深夜、明治政府のとある省庁の奥、灯りの絶えぬ一室があった。表向きは書庫。だが中に通される者は、限られている。

「郊外にて、また”異変”の報告が」

若い官吏が、書類を差し出す。上座の男は、それを一瞥もせず脇に置いた。

「例の筋からの報せか」
「はい。此度は規模が大きく……住民の目撃も多く、揉み消しに手間取ったと」
「構わぬ。揉み消しは、いつものこと」

男は、窓の外の闇へ視線を向けた。

「それより、力の高まりの方はどうだ」
「儀式の記録によれば、確かに……いつもより濃い、と」

男の口元が、僅かに緩んだ。
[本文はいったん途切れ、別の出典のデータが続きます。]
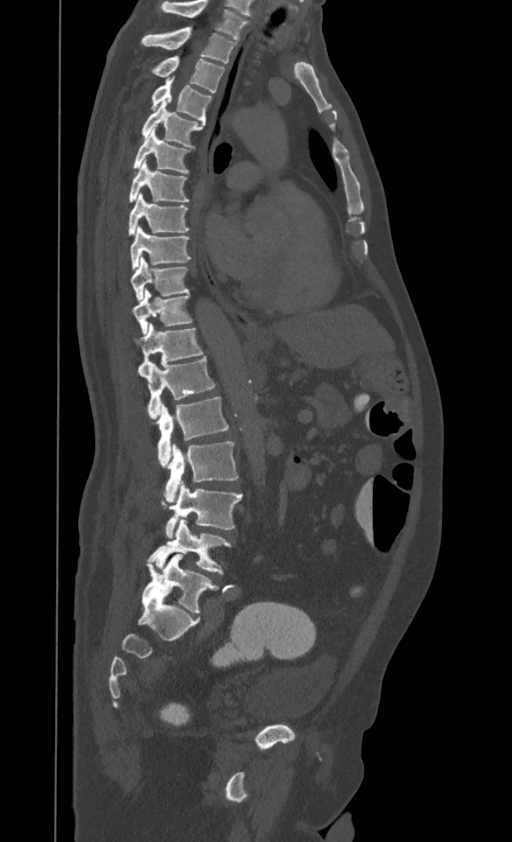

CT spine. sagittal view. 512x842 px. 395 mm across the image

Box edges are left/top/right/bottom in pixels.
Labels in this scan begin with T1 at the top and end with L4 at the bottom.
| vertebra | x1 | y1 | x2 | y2 |
|---|---|---|---|---|
| L4 | 148 | 516 | 231 | 574 |
| L3 | 166 | 481 | 243 | 538 |
| L2 | 164 | 441 | 237 | 502 |
| L1 | 157 | 397 | 228 | 468 |
| T12 | 146 | 356 | 215 | 419 |
| T11 | 136 | 323 | 202 | 375 |
| T10 | 133 | 289 | 192 | 335 |
| T9 | 131 | 257 | 188 | 302 |
| T8 | 131 | 225 | 191 | 270 |
| T7 | 128 | 192 | 188 | 235 |
| T6 | 129 | 160 | 188 | 202 |
| T5 | 133 | 128 | 189 | 173 |
| T4 | 141 | 99 | 204 | 147 |
| T3 | 152 | 78 | 211 | 124 |
| T2 | 152 | 56 | 224 | 92 |
| T1 | 141 | 27 | 236 | 63 |
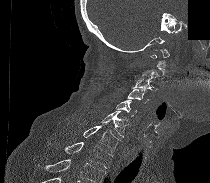 Spine computed tomography; sagittal view; bone window; the image is 210 mm wide; part of the scan has been removed (filled with constant black)

Boxes: x1:y1:x2:y2 in pixels.
Each vertebra is boxed only on the slices from the first to the last where its cross-section reaches a third of its largest, so a slice outside that range leaves it unboxed.
A vertebra cut off by the bottom edge of the scan is not labeled and has no box.
C1: 150:49:169:66
C3: 132:75:157:91
C4: 127:88:150:103
C5: 115:100:136:116
C6: 100:111:128:137
C7: 83:123:118:151
T1: 64:142:112:168
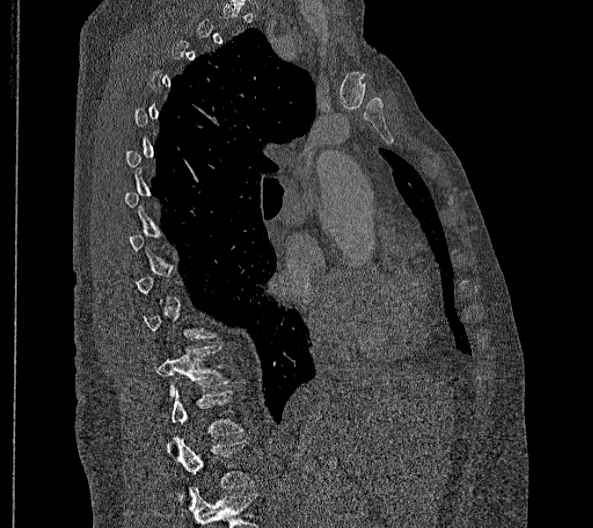

CT, spine; sagittal view; W/L 1800/400 HU
A vertebra gets a box only on the slices from the first to the last where its cross-section is at least a third of its largest; on a slice outside that range it gets none.
In this scan, the topmost labeled vertebra is T2 and the lowest is L2.
These labels give this spine no T12: after T11 the next vertebra is L1.
<vertebrae><v name="T11" x1="155" y1="345" x2="228" y2="402"/><v name="L1" x1="167" y1="391" x2="242" y2="451"/><v name="L2" x1="173" y1="438" x2="252" y2="501"/></vertebrae>

笑みと呼ぶには、あまりに冷たいものだった。

「良い兆しだ。あの一派が動いているうちは、こちらの手も汚れずに済む」
「幽玄衆、にございますか」
「名は出すな」

男は静かに、しかし鋭く制した。若い官吏は、頭を下げる。

「して、いかがいたしましょう」
「放っておけ。奴らが暴れれば暴れるほど、こちらの”暦”は満ちる。手出しは無用」

男は立ち上がり、窓辺へ歩み寄った。夜の街を見下ろしながら、独り言のように呟く。

「せいぜい、励むがいい。知らずに我らのために働いてくれるとは……律義なことよ」

若い官吏は、その言葉の意味を測りかね、ただ黙って控えていた。


次話へ続く。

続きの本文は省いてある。